From the data below, repeat exactly the lines from the line with "การประชุมรัฐสภาไทย ณ พระที่นั่งอนันตสมาคม" to the line with "Japanese Admiral Koga Mineichi", both included.

● **RECORDS TO USE**
● ● ● ● ●

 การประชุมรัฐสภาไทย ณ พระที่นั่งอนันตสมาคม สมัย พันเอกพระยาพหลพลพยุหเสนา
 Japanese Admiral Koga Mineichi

● ● ● ● ●

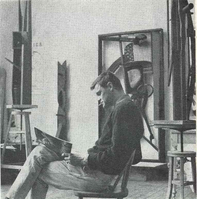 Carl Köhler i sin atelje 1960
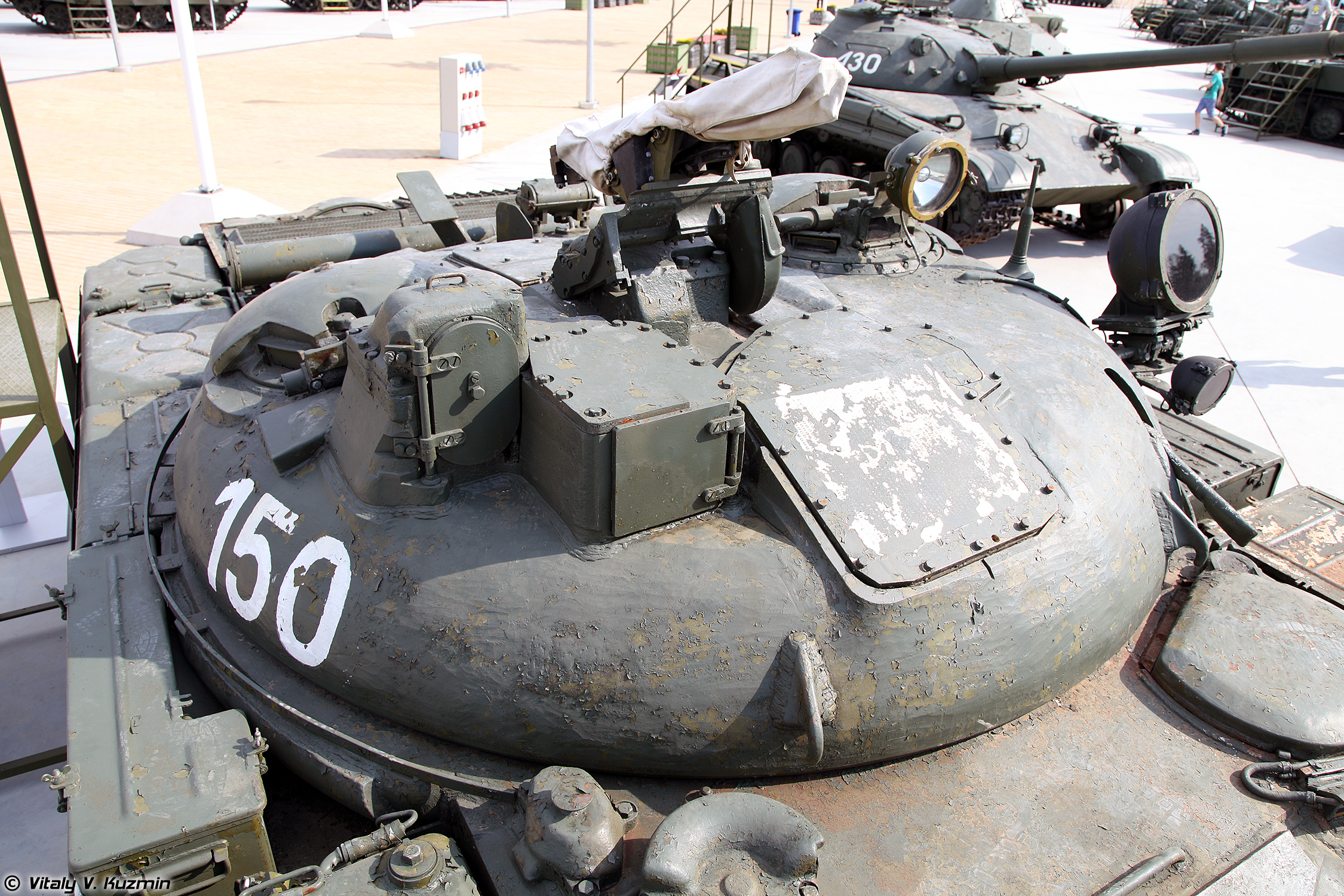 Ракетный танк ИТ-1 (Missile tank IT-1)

● ● ● ● ●

● **RESPONSE AREA**
 การประชุมรัฐสภาไทย ณ พระที่นั่งอนันตสมาคม สมัย พันเอกพระยาพหลพลพยุหเสนา
 Japanese Admiral Koga Mineichi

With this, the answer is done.